Surface heat flow observations, including the global heat flow database42 and heat flow from the Curie point depth estimates43, are employed in this study to further constrain the thermal modeling (Fig. S1). The observed surface heat flow averages < 60 mW/m2 in the Mariana forearc basin, which has no accretionary complex but does have an outer-rise high, indicating probable low-density serpentinized mantle lithosphere beneath the outer forearc44. Similar to previous thermal models applied to northeastern and SW Japan, Hikurangi, Cascadia, and Chile28,29,30,31,32,33, the subduction velocities are obtained from the MORVEL 25-plate calculator for relative motion angular velocities24,25 and extrapolated into the subducted slab (Fig. 4a). The grid cells on the subducted Pacific Plate are prescribed with various motion rates and directions with regard to the Philippine Sea Plate, constituting the kinematic slab domain. The model boundaries and bottom are assumed to be adiabatic and permeable, except that the top boundary is set as rigid and has a temperature of 0 °C. The viscosity for wet olivine follows those from Hirth and Kohlstedt45 and Burkett and Billen46 for the upper mantle. The composite model settings, including the model configuration, initial and boundary conditions, and physical parameters, are illustrated in the Supplemental Information (SI). Based on these mature model settings, the 3-D thermal state and the phase transition of subducted rocks in the structured tectonic complex in the Marianas become calculable, and the thermal structural features caused by this rare high curvature and steep dip can be further estimated.

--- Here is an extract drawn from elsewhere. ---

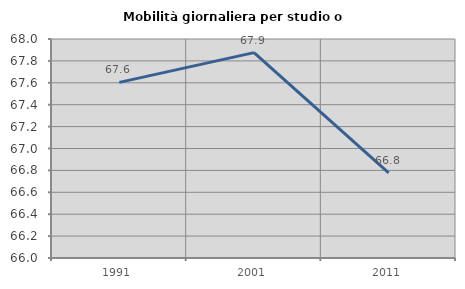
| Category | Mobilità giornaliera per studio o lavoro |
|---|---|
| 1991.0 | 67.604 |
| 2001.0 | 67.876 |
| 2011.0 | 66.778 |

3-D subduction velocity field and thermal regime
The unstable megathrust is characterized by northwestward strike-slip motion in the northern part and southwestward strike-slip motion in the southernmost part. The oldest age of the incoming Pacific plate is Late Jurassic (> 145 Ma), and the plate is therefore colder than those in most of the other circum-Pacific subduction zones (Fig. 4b). The combination of plate motions, concave morphology, and varying dip angles and slab ages results in a comparatively unique subduction thermal structure that presently enables predictions from a 3D perspective, as Figs. 4 and 5 show. Although the along-strike seafloor ages do not differ much (140–150 Ma), the plate subduction velocity increases from 2 cm/yr for the southern seafloor (Challenger Deep), with an age of 148 Ma, to 2.4 cm/yr at 18°N (Pagan), with an age of 150 Ma, and then to 2.9 cm/yr in the northern Mariana close to Farallon de Pajaros Island, with an age of 147 Ma (Fig. 4a). We note that the largest dip angle is present in the Challenger Deep, where there is right-lateral strike-slip motion, i.e., westward oblique subduction. Straight subduction occurs along the profile in the northern Guam area, with a subduction velocity of 2 cm/yr. Nevertheless, the fastest relative plate motion is in the northernmost portion of the Mariana arc, with a velocity range of 2.9–3.0 cm/yr.

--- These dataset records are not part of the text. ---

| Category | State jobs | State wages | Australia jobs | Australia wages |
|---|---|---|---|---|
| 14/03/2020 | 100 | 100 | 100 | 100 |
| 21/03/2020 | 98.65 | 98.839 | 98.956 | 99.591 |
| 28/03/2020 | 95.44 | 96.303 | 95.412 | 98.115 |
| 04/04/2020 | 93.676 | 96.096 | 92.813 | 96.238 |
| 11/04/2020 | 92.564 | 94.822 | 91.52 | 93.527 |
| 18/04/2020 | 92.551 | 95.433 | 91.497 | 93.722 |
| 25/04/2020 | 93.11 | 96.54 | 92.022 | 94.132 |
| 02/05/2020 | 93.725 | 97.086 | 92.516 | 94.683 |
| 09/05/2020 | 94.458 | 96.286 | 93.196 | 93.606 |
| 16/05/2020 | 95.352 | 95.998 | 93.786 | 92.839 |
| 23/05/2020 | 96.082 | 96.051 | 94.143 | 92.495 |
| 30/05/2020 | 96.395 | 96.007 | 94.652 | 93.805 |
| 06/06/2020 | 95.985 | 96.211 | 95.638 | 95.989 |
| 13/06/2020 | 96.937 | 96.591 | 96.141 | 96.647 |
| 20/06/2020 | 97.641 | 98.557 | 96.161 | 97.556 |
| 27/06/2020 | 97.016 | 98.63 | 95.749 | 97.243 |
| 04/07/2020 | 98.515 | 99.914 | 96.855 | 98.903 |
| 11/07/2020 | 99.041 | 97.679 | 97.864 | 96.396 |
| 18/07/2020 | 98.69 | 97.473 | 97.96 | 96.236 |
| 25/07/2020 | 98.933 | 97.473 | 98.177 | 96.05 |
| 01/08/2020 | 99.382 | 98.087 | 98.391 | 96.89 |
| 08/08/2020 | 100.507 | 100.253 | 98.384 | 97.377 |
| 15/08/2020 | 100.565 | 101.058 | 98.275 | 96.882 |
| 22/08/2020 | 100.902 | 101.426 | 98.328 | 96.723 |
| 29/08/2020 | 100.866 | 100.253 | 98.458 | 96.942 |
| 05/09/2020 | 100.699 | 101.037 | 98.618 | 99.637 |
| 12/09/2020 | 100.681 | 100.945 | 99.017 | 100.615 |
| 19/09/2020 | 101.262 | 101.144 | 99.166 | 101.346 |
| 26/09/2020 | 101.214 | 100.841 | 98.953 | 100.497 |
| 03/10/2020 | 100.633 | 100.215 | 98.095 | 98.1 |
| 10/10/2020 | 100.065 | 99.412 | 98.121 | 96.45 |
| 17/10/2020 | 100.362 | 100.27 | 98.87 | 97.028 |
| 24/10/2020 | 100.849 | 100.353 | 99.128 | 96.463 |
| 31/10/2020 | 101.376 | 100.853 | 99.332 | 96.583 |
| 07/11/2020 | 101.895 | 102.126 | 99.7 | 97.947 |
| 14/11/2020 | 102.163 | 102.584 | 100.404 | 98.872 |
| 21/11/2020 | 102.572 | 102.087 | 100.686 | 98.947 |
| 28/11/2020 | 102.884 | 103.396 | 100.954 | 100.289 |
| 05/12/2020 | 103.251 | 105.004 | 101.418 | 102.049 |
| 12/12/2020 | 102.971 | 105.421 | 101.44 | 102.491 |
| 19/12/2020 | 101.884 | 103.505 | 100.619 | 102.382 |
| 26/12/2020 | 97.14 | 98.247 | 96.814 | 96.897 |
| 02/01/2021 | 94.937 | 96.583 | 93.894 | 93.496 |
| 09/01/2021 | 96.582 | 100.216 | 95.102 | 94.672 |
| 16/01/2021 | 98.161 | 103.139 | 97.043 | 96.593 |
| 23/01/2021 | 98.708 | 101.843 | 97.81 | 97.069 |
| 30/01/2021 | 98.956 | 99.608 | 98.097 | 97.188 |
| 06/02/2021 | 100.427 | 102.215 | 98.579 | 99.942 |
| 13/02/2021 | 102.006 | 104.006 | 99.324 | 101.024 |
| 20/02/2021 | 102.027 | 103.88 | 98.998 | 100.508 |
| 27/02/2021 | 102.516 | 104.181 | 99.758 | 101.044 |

The complex concave subduction system leads to a comparatively complicated thermal regime, as exhibited in Fig. 4b. The calculated thermal regime clearly exhibits a thrust zone that transitions from 300 to 500 °C between the volcanic arc and trench. The coldest mantle wedge in the Marianas is predicted to be located to the east of Anatahan Island in the central Mariana (16–18° N, 146° E, blue circle in Fig. 4b), where the temperature is estimated to be less than 300 °C at approximately 30 km. In the northern Marianas (> 18° N), the Moho interface temperature increases to 400–500 °C along the strike. In the southern counterpart portion, the slab dip becomes larger, and the Moho interface temperature increases to 500 °C, which may be attributed to the decrease in the subduction velocity from 2.4 to 2 cm/yr. At a depth of > 80 km below the Marianas, the slab temperature rapidly increases to more than 700 °C, which is attributable to the stress and yield from slab bending48 and the transition to a large dip at this depth. The subvolcanic interface temperature is more than 1000 °C on average. The average P–T conditions for the subduction interface are shown in Fig. 5 (red curve), characterized by a slowdown in the temperature increase at a depth range of 40–60 km, thereby delineating a boundary between the cold shallow and warm deep slab portions.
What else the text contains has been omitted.